Examination Cycles: A Nod to Efficiency or Regulatory Theater?
Perhaps the most headline-grabbing change is the adjustment to examination cycles for large, well-rated credit unions. Credit unions rated CAMELS 1 or 2 with stable leadership are now eligible for a 12- to 16-month cycle. On the surface, this sounds like a material change for low-risk credit unions with strong management. However, this change also serves to mask operational realities.
NCUA’s own data from 2023 showed that only 80% of CAMELS 4 examinations were completed on schedule, with just 67% of CAMELS 3 exams conducted on time.
Extending the examination timeline for lower-risk credit unions appears less like a strategic shift and more like an attempt to align policy with what is already happening. This move suggests the airline industry’s infamous “solution” to on-time performance issues: padding schedules to create the illusion of punctuality. My credit union conversations do reveal a slight improvement in timely exam delivery and that coupled with this change will allow NCUA to comply with its own policies.
Continued Priorities in Consumer Protection and Cybersecurity
The letter also highlights evolving consumer protection priorities, including overdraft programs and fair lending. These reflect broader political agendas and may shift under new leadership. Meanwhile, cybersecurity remains a fixed priority, as recent high-profile breaches demonstrate the escalating sophistication of threats. Credit unions must remain vigilant, regardless of shifting regulatory emphases, because the consequences of cyber incidents can be devastating.
What is Noticeably Missing?
Interestingly, corporate governance is conspicuously absent from this year’s letter. Recent trends indicate NCUA exam staff frequently link most exam issues with failed or weak Corporate Governance. NCUA’s corporate governance guidance to credit unions is minimal, which creates inconsistency in exam approaches in this important area.
NCUA should either issue standardized guidance on Corporate Governance expectations, or examiners should refrain from citing governance deficiencies as a default explanation for most operational and compliance matters. Without clear, consistent, and documented standards, using corporate governance as a catch-all criticism undermines both the examination process and the cooperative relationship between examiners and credit unions.
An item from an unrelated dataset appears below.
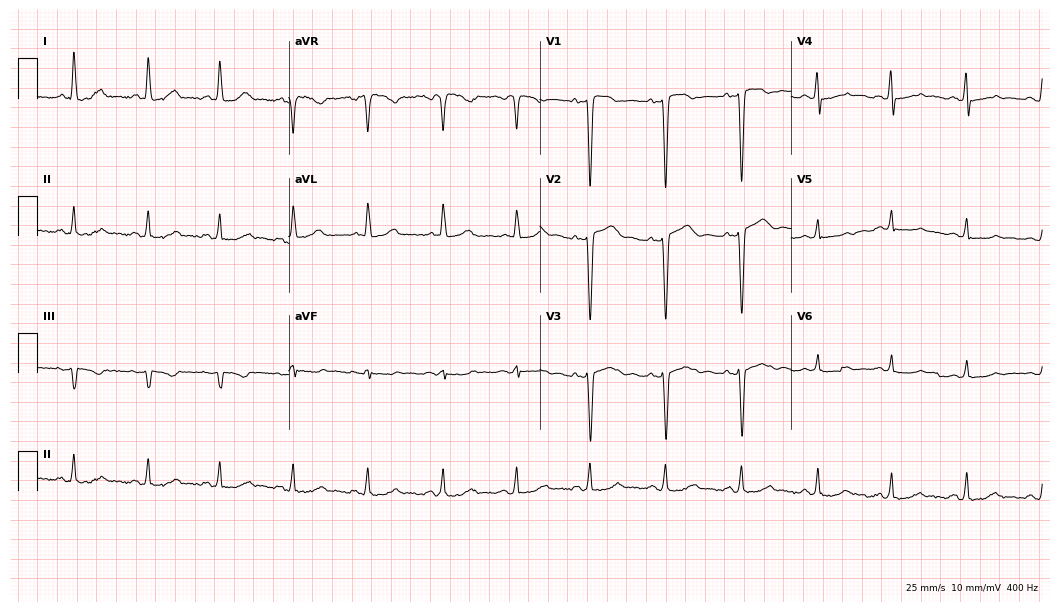
ECG (10.2-second recording at 400 Hz) — a 56-year-old woman. Screened for six findings — first-degree AV block, right bundle branch block, left bundle branch block, sinus bradycardia, atrial fibrillation, sinus tachycardia — none is recorded. Only these six findings were labelled.

Here’s the Thing: Expect More Mergers
The trends highlighted in the 2025 priorities letter — deteriorating loan quality, NCUA’s focus on fee income, along with the new succession planning regulation — paint a challenging picture for mid-sized and smaller credit unions. The cumulative effect of these regulatory demands increase the already mounting pressures on smaller credit unions, making independent operations increasingly unsustainable. You can debate if these are unintended consequences or economic realities – but mergers will go up.
In 33 years at the NCUA, Mark Treichel led the agency as Executive Director, Regional Director, Director of Special Actions, Supervisory Examiner and Principal Examiner.